CPA & Business Advisory Blog

Blended Family

Estate Planning Ideas for a Blended Family

Modern techniques for modern times

In this day and age, it is not unusual  for a spouse, children and grandchildren from a second or even third marriage to form a so-called blended family. But these additions to the clan can complicate estate planning. Keeping that in mind, the following tools may be useful for blended families:

Will: Your will is the centerpiece of your estate plan and should be coordinated with other devices such as trusts. It can be amended through a codicil for minor changes or be completely rewritten to reflect major changes. For example, you might rework a will to include your spouse and your children from a second marriage or even the spouse’s children from a prior marriage.

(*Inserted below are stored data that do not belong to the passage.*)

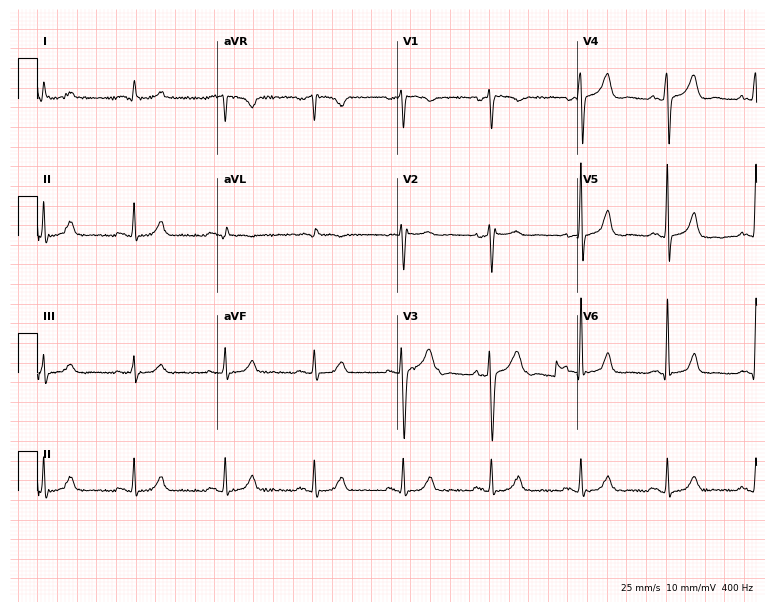
Electrocardiogram (7.3-second recording at 400 Hz), a man, 77 years old. Overall reading on record: normal ECG.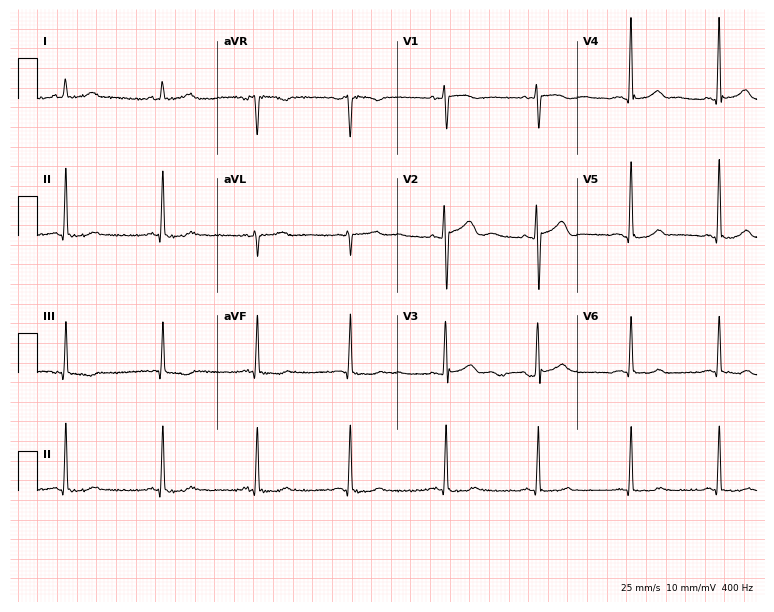
ECG — a 47-year-old female. Screened for six findings — first-degree AV block, right bundle branch block (RBBB), left bundle branch block (LBBB), sinus bradycardia, atrial fibrillation (AF), sinus tachycardia — none is recorded. Findings outside these six are not listed.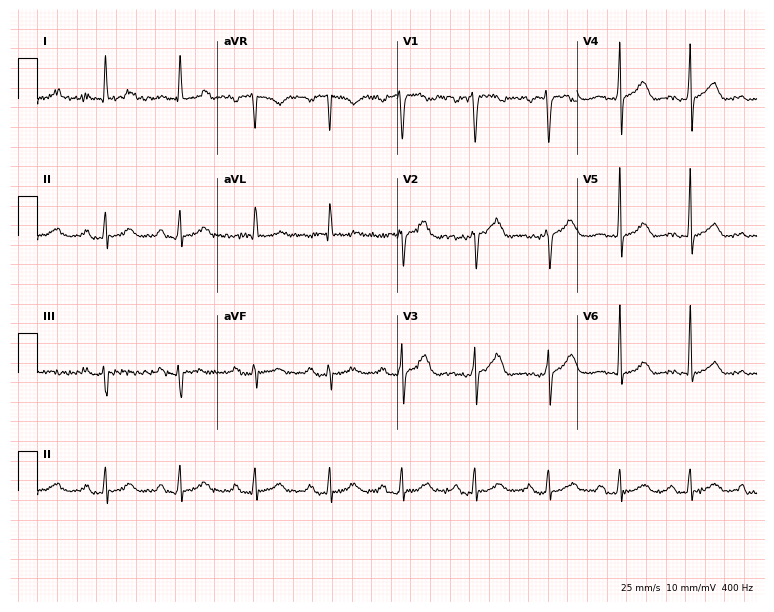
12-lead ECG (7.3-second recording at 400 Hz) from a 56-year-old female. Labelled as a normal ECG.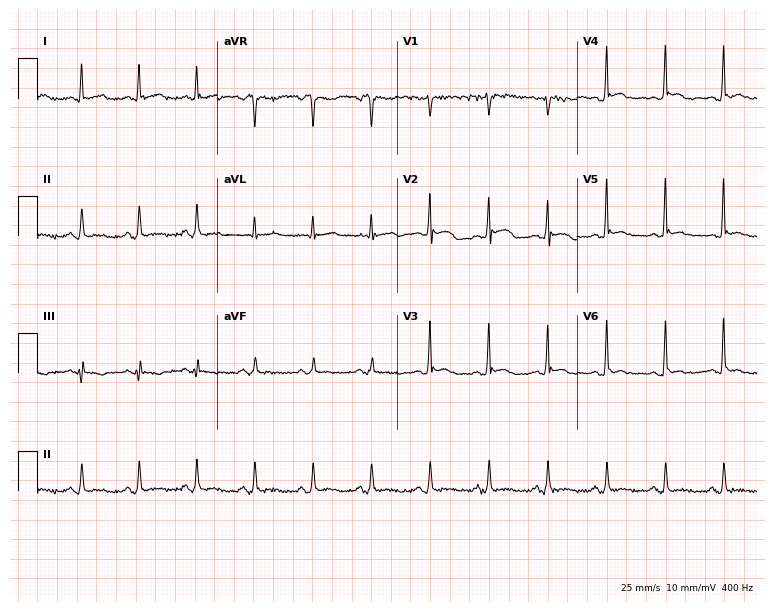
12-lead ECG from a male patient, 42 years old (7.3-second recording at 400 Hz). No first-degree AV block, right bundle branch block, left bundle branch block, sinus bradycardia, atrial fibrillation or sinus tachycardia recorded for this tracing.

Living trust: Often viewed as a supplement to a will, a living trust enables you to maintain control over the disposition of assets. Typically, the trust is revocable, so you still have the ability to change the beneficiaries or allocations, or otherwise amend it during your lifetime. Because assets contained in a living trust avoid probate, this can be valuable to someone who wants to avoid public scrutiny.

Power of attorney: A power of attorney is a legal document authorizing the attorney-in-fact to act on your behalf. With a durable power of attorney, the power continues if you become incapacitated. The decision as to whom to designate as the attorney-in-fact can be a critical one for blended families.

Retirement plans and IRAs: It is likely that much of your wealth is stocked away in qualified retirement plans, such as a 401(k) and traditional or Roth IRAs. Prior beneficiary designations should be updated when certain life events occur, such as a divorce, a marriage or remarriage, or a birth. The retirement plan and IRA designations supersede any declarations in your will or other documents.

Life insurance: As with retirement plans and IRAs, you may be inclined to amend your life insurance beneficiary designations. Alternatively, you might revise the percentages of proceeds going to the respective parties. Once again, these beneficiary choices supersede other designations.

QTIP trust: A Qualified Terminable Interest Property (QTIP) trust is comparable to a regular marital trust. However, if the surviving spouse is entitled to a portion of your assets upon your death, he or she receives regular income payments, but not the principal. When the surviving spouse dies, the remainder passes to the designated beneficiaries, potentially providing estate-tax  benefits.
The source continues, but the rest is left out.